- TASK ITEM -
Include the line with "2011.0 | 241.892 |" and every line before it in the entries below, echoed exactly, but not the pictures.
===== AVAILABLE RECORDS =====
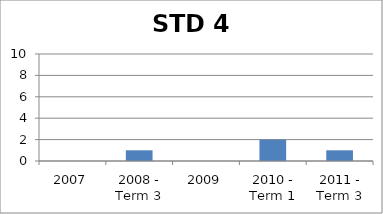
| Category | Rank |
|---|---|
| 2007 | 0 |
| 2008 - Term 3 | 1 |
| 2009 | 0 |
| 2010 - Term 1 | 2 |
| 2011 - Term 3 | 1 |
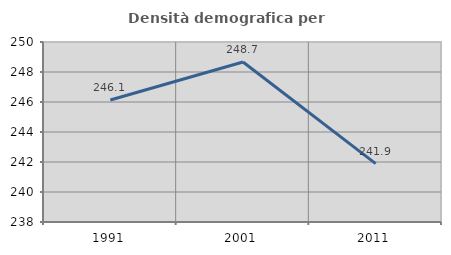
| Category | Densità demografica |
|---|---|
| 1991.0 | 246.135 |
| 2001.0 | 248.664 |
| 2011.0 | 241.892 |
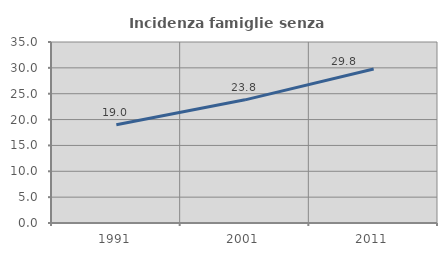
| Category | Incidenza famiglie senza nuclei |
|---|---|
| 1991.0 | 18.987 |
| 2001.0 | 23.815 |
| 2011.0 | 29.793 |
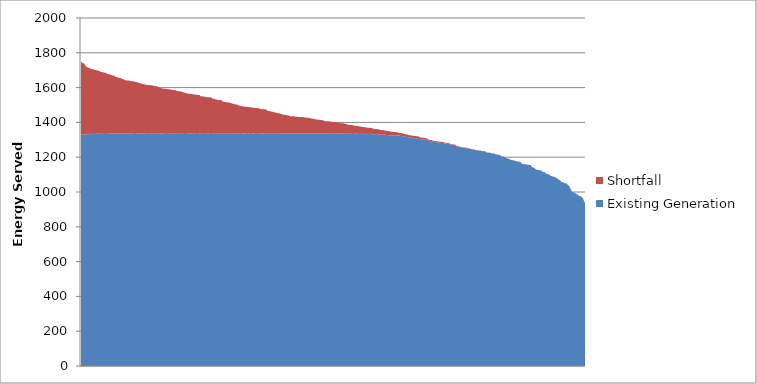
| Category | Existing Generation | Shortfall |
|---|---|---|
| 0 | 1328.846 | 418.492 |
| 1 | 1329.762 | 415.634 |
| 2 | 1330.356 | 409.509 |
| 3 | 1332.01 | 407.028 |
| 4 | 1329.888 | 400.896 |
| 5 | 1330.125 | 391.539 |
| 6 | 1331.479 | 386.005 |
| 7 | 1334.518 | 380.374 |
| 8 | 1333.595 | 380.368 |
| 9 | 1335.611 | 375.224 |
| 10 | 1329.842 | 376.845 |
| 11 | 1334.642 | 372.006 |
| 12 | 1331.797 | 372.03 |
| 13 | 1333.208 | 369.451 |
| 14 | 1332.557 | 369.435 |
| 15 | 1335.208 | 365.45 |
| 16 | 1334.303 | 364.178 |
| 17 | 1337.091 | 359.839 |
| 18 | 1333.247 | 363.177 |
| 19 | 1335.796 | 355.642 |
| 20 | 1331.26 | 358.891 |
| 21 | 1333.595 | 355.939 |
| 22 | 1335.267 | 352.553 |
| 23 | 1334.066 | 352.069 |
| 24 | 1333.511 | 352.446 |
| 25 | 1332.691 | 351.721 |
| 26 | 1336.452 | 342.358 |
| 27 | 1333.436 | 344.479 |
| 28 | 1333.383 | 343.435 |
| 29 | 1336.548 | 338 |
| 30 | 1334.108 | 339.81 |
| 31 | 1338.015 | 332.067 |
| 32 | 1336.679 | 333.201 |
| 33 | 1336.46 | 332.503 |
| 34 | 1335.832 | 326.687 |
| 35 | 1336.457 | 325.107 |
| 36 | 1335.587 | 323.464 |
| 37 | 1336.881 | 321.34 |
| 38 | 1335.499 | 320.5 |
| 39 | 1336.478 | 318.671 |
| 40 | 1335.669 | 317.665 |
| 41 | 1337.944 | 311.785 |
| 42 | 1334.767 | 314.871 |
| 43 | 1337.71 | 307.309 |
| 44 | 1337.289 | 304.932 |
| 45 | 1335.851 | 305.75 |
| 46 | 1336.34 | 304.744 |
| 47 | 1337.811 | 302.651 |
| 48 | 1337.503 | 302.314 |
| 49 | 1336.084 | 302.341 |
| 50 | 1334.978 | 302.531 |
| 51 | 1335.705 | 300.899 |
| 52 | 1337.464 | 299.037 |
| 53 | 1338.76 | 296.506 |
| 54 | 1339.743 | 293.665 |
| 55 | 1337.037 | 295.331 |
| 56 | 1338.433 | 290.84 |
| 57 | 1338.075 | 290.421 |
| 58 | 1336.774 | 290.585 |
| 59 | 1335.814 | 289.148 |
| 60 | 1337.288 | 285.77 |
| 61 | 1335.896 | 284.196 |
| 62 | 1337.532 | 282.507 |
| 63 | 1337.947 | 281.132 |
| 64 | 1336.076 | 281.46 |
| 65 | 1338.192 | 277.948 |
| 66 | 1338.22 | 277.125 |
| 67 | 1339.312 | 275.923 |
| 68 | 1337.281 | 277.474 |
| 69 | 1335.729 | 278.056 |
| 70 | 1338.317 | 275.114 |
| 71 | 1337.944 | 274.285 |
| 72 | 1338.137 | 273.744 |
| 73 | 1338.487 | 271.381 |
| 74 | 1335.442 | 272.992 |
| 75 | 1337.46 | 270.189 |
| 76 | 1336.227 | 270.688 |
| 77 | 1339.71 | 263.269 |
| 78 | 1337.742 | 262.269 |
| 79 | 1336.026 | 262.571 |
| 80 | 1337.136 | 259.866 |
| 81 | 1338.318 | 257.729 |
| 82 | 1336.217 | 257.86 |
| 83 | 1339.479 | 254.142 |
| 84 | 1337.446 | 256.1 |
| 85 | 1337.322 | 255.611 |
| 86 | 1340.187 | 251.726 |
| 87 | 1338.184 | 253.225 |
| 88 | 1336.755 | 253.735 |
| 89 | 1338.624 | 250.345 |
| 90 | 1339.35 | 249.558 |
| 91 | 1337.247 | 249.454 |
| 92 | 1335.791 | 249.906 |
| 93 | 1337.445 | 247.575 |
| 94 | 1338.389 | 246.597 |
| 95 | 1336.102 | 245.454 |
| 96 | 1338.56 | 242.642 |
| 97 | 1338.15 | 241.197 |
| 98 | 1337.073 | 241.932 |
| 99 | 1339.911 | 237.488 |
| 100 | 1336.618 | 240.406 |
| 101 | 1337.804 | 236.985 |
| 102 | 1339.004 | 234.624 |
| 103 | 1338.812 | 231.879 |
| 104 | 1338.521 | 231.591 |
| 105 | 1338.95 | 229.237 |
| 106 | 1337.638 | 227.484 |
| 107 | 1338.325 | 226.091 |
| 108 | 1337.612 | 226.621 |
| 109 | 1337.075 | 226.995 |
| 110 | 1338.183 | 225.171 |
| 111 | 1338.347 | 224.774 |
| 112 | 1337.503 | 223.608 |
| 113 | 1337.94 | 222.505 |
| 114 | 1337.369 | 222.211 |
| 115 | 1339.346 | 219.964 |
| 116 | 1339.345 | 218.851 |
| 117 | 1338.054 | 219.57 |
| 118 | 1337.934 | 218.725 |
| 119 | 1338.158 | 212.689 |
| 120 | 1337.615 | 212.574 |
| 121 | 1339.513 | 210.23 |
| 122 | 1337.636 | 210.769 |
| 123 | 1339.079 | 209.03 |
| 124 | 1338.238 | 208.17 |
| 125 | 1338.336 | 207.146 |
| 126 | 1337.402 | 207.652 |
| 127 | 1338.298 | 206.362 |
| 128 | 1337.966 | 206.337 |
| 129 | 1338.757 | 204.876 |
| 130 | 1339.328 | 203.197 |
| 131 | 1337.565 | 199.107 |
| 132 | 1337.91 | 197.708 |
| 133 | 1337.846 | 197.417 |
| 134 | 1337.525 | 194.873 |
| 135 | 1336.528 | 194.153 |
| 136 | 1338.335 | 191.579 |
| 137 | 1337.48 | 191.594 |
| 138 | 1338.158 | 190.502 |
| 139 | 1338.116 | 189.851 |
| 140 | 1338.621 | 189.18 |
| 141 | 1336.631 | 183.972 |
| 142 | 1337.842 | 180.187 |
| 143 | 1337.697 | 180.028 |
| 144 | 1338.002 | 178.582 |
| 145 | 1337.351 | 178.88 |
| 146 | 1338.675 | 176.253 |
| 147 | 1336.725 | 177.596 |
| 148 | 1338.011 | 175.448 |
| 149 | 1338.205 | 173.509 |
| 150 | 1337.894 | 171.864 |
| 151 | 1336.981 | 170.852 |
| 152 | 1335.792 | 171.268 |
| 153 | 1338.897 | 165.409 |
| 154 | 1338.074 | 165.49 |
| 155 | 1337.269 | 165.135 |
| 156 | 1337.395 | 163.826 |
| 157 | 1336.864 | 160.294 |
| 158 | 1338.116 | 158.656 |
| 159 | 1338.599 | 156.566 |
| 160 | 1336.994 | 157.286 |
| 161 | 1336.504 | 156.054 |
| 162 | 1337.843 | 153.068 |
| 163 | 1335.183 | 155.354 |
| 164 | 1337.741 | 152.693 |
| 165 | 1338.371 | 151.853 |
| 166 | 1338.371 | 150.246 |
| 167 | 1336.285 | 151.973 |
| 168 | 1339.403 | 148.128 |
| 169 | 1337.61 | 149.225 |
| 170 | 1338.973 | 146.779 |
| 171 | 1336.513 | 148.752 |
| 172 | 1336.519 | 147.787 |
| 173 | 1336.908 | 146.375 |
| 174 | 1339.325 | 143.74 |
| 175 | 1338.671 | 144.185 |
| 176 | 1337.403 | 144.601 |
| 177 | 1338.775 | 142.77 |
| 178 | 1337.389 | 141.734 |
| 179 | 1336.449 | 140.85 |
| 180 | 1335.801 | 139.633 |
| 181 | 1336.682 | 138.672 |
| 182 | 1336.061 | 139.267 |
| 183 | 1339.44 | 135.706 |
| 184 | 1336.268 | 138.164 |
| 185 | 1338.524 | 134.025 |
| 186 | 1337.408 | 128.907 |
| 187 | 1338.996 | 126.708 |
| 188 | 1337.853 | 125.955 |
| 189 | 1335.417 | 128.008 |
| 190 | 1338.162 | 124.657 |
| 191 | 1336.609 | 123.901 |
| 192 | 1338.104 | 121.04 |
| 193 | 1338.631 | 118.812 |
| 194 | 1338.069 | 117.815 |
| 195 | 1337.233 | 117.041 |
| 196 | 1336.428 | 117.123 |
| 197 | 1337.353 | 114.769 |
| 198 | 1338.365 | 112.378 |
| 199 | 1335.635 | 113.607 |
| 200 | 1337.738 | 110.864 |
| 201 | 1338.809 | 104.798 |
| 202 | 1335.256 | 108.279 |
| 203 | 1334.029 | 109.461 |
| 204 | 1338.421 | 104.41 |
| 205 | 1335.81 | 105.631 |
| 206 | 1335.386 | 104.681 |
| 207 | 1338.308 | 101.588 |
| 208 | 1335.084 | 101.113 |
| 209 | 1335.33 | 100.354 |
| 210 | 1338.435 | 97.087 |
| 211 | 1335.817 | 99.581 |
| 212 | 1337.685 | 97.465 |
| 213 | 1334.209 | 99.745 |
| 214 | 1337.28 | 95.146 |
| 215 | 1335.255 | 96.772 |
| 216 | 1336.474 | 95.262 |
| 217 | 1337.343 | 94.159 |
| 218 | 1336.149 | 95.175 |
| 219 | 1337.464 | 93.757 |
| 220 | 1338.037 | 92.69 |
| 221 | 1334.187 | 96.258 |
| 222 | 1338.382 | 91.671 |
| 223 | 1335.083 | 92.901 |
| 224 | 1335.597 | 92.062 |
| 225 | 1337.557 | 89.476 |
| 226 | 1334.717 | 91.619 |
| 227 | 1335.21 | 90.462 |
| 228 | 1335.82 | 88.613 |
| 229 | 1335.839 | 88.177 |
| 230 | 1337.594 | 84.369 |
| 231 | 1338.718 | 82.14 |
| 232 | 1335.824 | 84.445 |
| 233 | 1336.081 | 84.035 |
| 234 | 1335.676 | 81.409 |
| 235 | 1337.517 | 79.408 |
| 236 | 1335.829 | 79.911 |
| 237 | 1337.126 | 77.532 |
| 238 | 1336.526 | 77.898 |
| 239 | 1335.209 | 78.858 |
| 240 | 1333.804 | 79.37 |
| 241 | 1338.337 | 73.491 |
| 242 | 1336.849 | 73.694 |
| 243 | 1335.962 | 71.311 |
| 244 | 1336.957 | 70.266 |
| 245 | 1336.082 | 71.047 |
| 246 | 1335.478 | 70.93 |
| 247 | 1334.17 | 71.869 |
| 248 | 1337.569 | 67.572 |
| 249 | 1337.246 | 67.674 |
| 250 | 1334.54 | 68.415 |
| 251 | 1334.403 | 68.262 |
| 252 | 1335.906 | 65.984 |
| 253 | 1333.586 | 67.07 |
| 254 | 1337.445 | 62.911 |
| 255 | 1333.901 | 65.596 |
| 256 | 1337.584 | 60.711 |
| 257 | 1337.92 | 58.521 |
| 258 | 1332.894 | 63.377 |
| 259 | 1337.681 | 57.959 |
| 260 | 1337.407 | 57.906 |
| 261 | 1334.888 | 60.056 |
| 262 | 1338.842 | 55.243 |
| 263 | 1336.145 | 56.557 |
| 264 | 1336.558 | 55.05 |
| 265 | 1334.886 | 52.701 |
| 266 | 1333.827 | 53.258 |
| 267 | 1336.13 | 49.654 |
| 268 | 1337.199 | 48.425 |
| 269 | 1334.32 | 51.094 |
| 270 | 1332.8 | 51.624 |
| 271 | 1333.288 | 49.924 |
| 272 | 1334.884 | 47.541 |
| 273 | 1335.821 | 43.935 |
| 274 | 1335.131 | 44.548 |
| 275 | 1332.091 | 46.878 |
| 276 | 1336.078 | 42.255 |
| 277 | 1333.599 | 44.199 |
| 278 | 1333.865 | 42.661 |
| 279 | 1335.511 | 40.133 |
| 280 | 1332.743 | 40.885 |
| 281 | 1332.838 | 40.398 |
| 282 | 1332.23 | 40.678 |
| 283 | 1335.173 | 37.437 |
| 284 | 1331.683 | 39.125 |
| 285 | 1331.87 | 38.822 |
| 286 | 1334.414 | 34.498 |
| 287 | 1333.49 | 35.368 |
| 288 | 1331.383 | 36.562 |
| 289 | 1335.322 | 32.351 |
| 290 | 1332.065 | 34.935 |
| 291 | 1327.892 | 35.635 |
| 292 | 1332.295 | 30.486 |
| 293 | 1331.865 | 30.657 |
| 294 | 1334.691 | 27.136 |
| 295 | 1332.345 | 28.689 |
| 296 | 1330.771 | 29.869 |
| 297 | 1329.782 | 30.333 |
| 298 | 1328.649 | 27.656 |
| 299 | 1330.907 | 25.307 |
| 300 | 1330.694 | 25.447 |
| 301 | 1328.69 | 27.078 |
| 302 | 1331.191 | 23.066 |
| 303 | 1329.546 | 23.002 |
| 304 | 1326.71 | 25.039 |
| 305 | 1328.363 | 22.07 |
| 306 | 1326.939 | 23.144 |
| 307 | 1326.342 | 22.364 |
| 308 | 1326.677 | 20.8 |
| 309 | 1325.165 | 22.077 |
| 310 | 1324.887 | 21.506 |
| 311 | 1325.601 | 19.813 |
| 312 | 1325.484 | 19.162 |
| 313 | 1325.273 | 19.236 |
| 314 | 1325.101 | 19.303 |
| 315 | 1324.395 | 18.074 |
| 316 | 1324.486 | 17.222 |
| 317 | 1324.391 | 15.974 |
| 318 | 1322.659 | 16.738 |
| 319 | 1321.865 | 16.653 |
| 320 | 1320.755 | 14.898 |
| 321 | 1320.671 | 14.957 |
| 322 | 1320.44 | 14.3 |
| 323 | 1317.235 | 15.407 |
| 324 | 1316.453 | 14.595 |
| 325 | 1315.895 | 14.166 |
| 326 | 1314.11 | 13.118 |
| 327 | 1314.041 | 12.518 |
| 328 | 1313.336 | 12.578 |
| 329 | 1311.55 | 13.339 |
| 330 | 1313.044 | 11.529 |
| 331 | 1310.632 | 12.291 |
| 332 | 1309.348 | 12.958 |
| 333 | 1309.919 | 12.23 |
| 334 | 1308.548 | 11.82 |
| 335 | 1310.598 | 9.594 |
| 336 | 1308.217 | 11.546 |
| 337 | 1304.523 | 10.775 |
| 338 | 1303.66 | 9.749 |
| 339 | 1302.378 | 10.202 |
| 340 | 1303.401 | 8.822 |
| 341 | 1303.489 | 8.009 |
| 342 | 1302.135 | 9.019 |
| 343 | 1300.49 | 9.45 |
| 344 | 1300.253 | 8.568 |
| 345 | 1297.328 | 8.705 |
| 346 | 1296.216 | 7.185 |
| 347 | 1292.881 | 6.585 |
| 348 | 1292.69 | 6.668 |
| 349 | 1292.1 | 7.208 |
| 350 | 1289.432 | 6.816 |
| 351 | 1288.748 | 6.297 |
| 352 | 1288.939 | 6.003 |
| 353 | 1286.871 | 5.759 |
| 354 | 1285.764 | 6.128 |
| 355 | 1284.671 | 5.88 |
| 356 | 1284.452 | 5.618 |
| 357 | 1284.494 | 5.299 |
| 358 | 1283.028 | 5.232 |
| 359 | 1282.176 | 5.71 |
| 360 | 1282.285 | 5.15 |
| 361 | 1281.392 | 4.884 |
| 362 | 1279.295 | 5.172 |
| 363 | 1278.507 | 5.279 |
| 364 | 1278.28 | 4.729 |
| 365 | 1276.602 | 4.581 |
| 366 | 1276.245 | 4.523 |
| 367 | 1276.245 | 3.966 |
| 368 | 1272.321 | 3.897 |
| 369 | 1271.765 | 3.318 |
| 370 | 1271.188 | 3.887 |
| 371 | 1269.463 | 4.058 |
| 372 | 1269.856 | 3.519 |
| 373 | 1268.364 | 3.691 |
| 374 | 1262.289 | 2.926 |
| 375 | 1261.965 | 3.232 |
| 376 | 1262.075 | 2.759 |
| 377 | 1257.944 | 2.651 |
| 378 | 1257.022 | 2.829 |
| 379 | 1256.614 | 2.403 |
| 380 | 1255.903 | 2.494 |
| 381 | 1254.572 | 2.291 |
| 382 | 1253.271 | 2.451 |
| 383 | 1252.523 | 2.262 |
| 384 | 1251.876 | 2.298 |
| 385 | 1251.314 | 2.508 |
| 386 | 1249.516 | 2.258 |
| 387 | 1249.27 | 1.869 |
| 388 | 1247.208 | 2.019 |
| 389 | 1245.316 | 2.05 |
| 390 | 1244.893 | 1.85 |
| 391 | 1243.586 | 1.916 |
| 392 | 1241.027 | 1.682 |
| 393 | 1241.018 | 1.366 |
| 394 | 1239.991 | 1.509 |
| 395 | 1239.71 | 1.73 |
| 396 | 1237.61 | 1.538 |
| 397 | 1237.313 | 1.468 |
| 398 | 1236.477 | 1.439 |
| 399 | 1235.129 | 1.068 |
| 400 | 1234.73 | 1.414 |
| 401 | 1234.814 | 1.274 |
| 402 | 1234.652 | 1.178 |
| 403 | 1230.445 | 1.383 |
| 404 | 1226.554 | 1.193 |
| 405 | 1226.356 | 1.016 |
| 406 | 1225.119 | 1.218 |
| 407 | 1225.095 | 0.963 |
| 408 | 1224.738 | 0.966 |
| 409 | 1221.933 | 0.963 |
| 410 | 1221.645 | 0.931 |
| 411 | 1220.936 | 1.012 |
| 412 | 1219.217 | 0.746 |
| 413 | 1217.471 | 0.825 |
| 414 | 1215.141 | 0.753 |
| 415 | 1214.786 | 0.685 |
| 416 | 1212.774 | 0.744 |
| 417 | 1212.316 | 0.746 |
| 418 | 1208.994 | 0.508 |
| 419 | 1203.796 | 0.369 |
| 420 | 1203.503 | 0.343 |
| 421 | 1203.142 | 0.368 |
| 422 | 1199.968 | 0.405 |
| 423 | 1198.194 | 0.352 |
| 424 | 1193.445 | 0.449 |
| 425 | 1192.322 | 0.424 |
| 426 | 1190.486 | 0.35 |
| 427 | 1188.248 | 0.235 |
| 428 | 1185.405 | 0.365 |
| 429 | 1183.423 | 0.206 |
| 430 | 1182.969 | 0.273 |
| 431 | 1182.129 | 0.377 |
| 432 | 1179.395 | 0.319 |
| 433 | 1177.134 | 0.196 |
| 434 | 1176.15 | 0.153 |
| 435 | 1175.518 | 0.259 |
| 436 | 1175.231 | 0.294 |
| 437 | 1174.155 | 0.231 |
| 438 | 1171.872 | 0.214 |
| 439 | 1162.496 | 0.114 |
| 440 | 1162.336 | 0.174 |
| 441 | 1160.201 | 0.156 |
| 442 | 1159.777 | 0.234 |
| 443 | 1158.924 | 0.105 |
| 444 | 1157.397 | 0.118 |
| 445 | 1157.026 | 0.147 |
| 446 | 1156.969 | 0.069 |
| 447 | 1154.669 | 0.14 |
| 448 | 1154.711 | 0.095 |
| 449 | 1143.928 | 0.13 |
| 450 | 1141.411 | 0.143 |
| 451 | 1140.199 | 0.12 |
| 452 | 1135.966 | 0.061 |
| 453 | 1129.191 | 0.053 |
| 454 | 1128.545 | 0.046 |
| 455 | 1126.189 | 0.063 |
| 456 | 1125.798 | 0.037 |
| 457 | 1125.217 | 0.026 |
| 458 | 1125.116 | 0.059 |
| 459 | 1120.711 | 0.034 |
| 460 | 1115.06 | 0.046 |
| 461 | 1114.901 | 0.031 |
| 462 | 1114.038 | 0.027 |
| 463 | 1106.286 | 0.004 |
| 464 | 1104.092 | 0.017 |
| 465 | 1103.736 | 0.04 |
| 466 | 1101.667 | 0.01 |
| 467 | 1096.106 | 0.043 |
| 468 | 1092.439 | 0.017 |
| 469 | 1091.784 | 0.007 |
| 470 | 1088.359 | 0.019 |
| 471 | 1087.27 | 0.009 |
| 472 | 1085.971 | 0.006 |
| 473 | 1082.526 | 0.005 |
| 474 | 1080.111 | 0 |
| 475 | 1073.756 | 0.017 |
| 476 | 1071.611 | 0.027 |
| 477 | 1067.991 | 0.004 |
| 478 | 1061.455 | 0.011 |
| 479 | 1056.126 | 0.001 |
| 480 | 1055.792 | 0 |
| 481 | 1054.608 | 0 |
| 482 | 1050.172 | 0.008 |
| 483 | 1049.986 | 0.015 |
| 484 | 1047.866 | 0 |
| 485 | 1039.802 | 0 |
| 486 | 1036.473 | 0 |
| 487 | 1023.349 | 0.012 |
| 488 | 1015.421 | 0 |
| 489 | 1000.686 | 0 |
| 490 | 999.736 | 0 |
| 491 | 996.318 | 0 |
| 492 | 995.148 | 0 |
| 493 | 989.625 | 0 |
| 494 | 987.259 | 0 |
| 495 | 981.815 | 0 |
| 496 | 979.593 | 0 |
| 497 | 976.274 | 0 |
| 498 | 976.239 | 0 |
| 499 | 968.455 | 0 |
| 500 | 965.991 | 0 |
| 501 | 947.147 | 0 |
| 502 | 938.325 | 0 |
| 503 | 937.11 | 0 |
=====
- TASK ANSWER -
| Category | Rank |
|---|---|
| 2007 | 0 |
| 2008 - Term 3 | 1 |
| 2009 | 0 |
| 2010 - Term 1 | 2 |
| 2011 - Term 3 | 1 |
| Category | Densità demografica |
|---|---|
| 1991.0 | 246.135 |
| 2001.0 | 248.664 |
| 2011.0 | 241.892 |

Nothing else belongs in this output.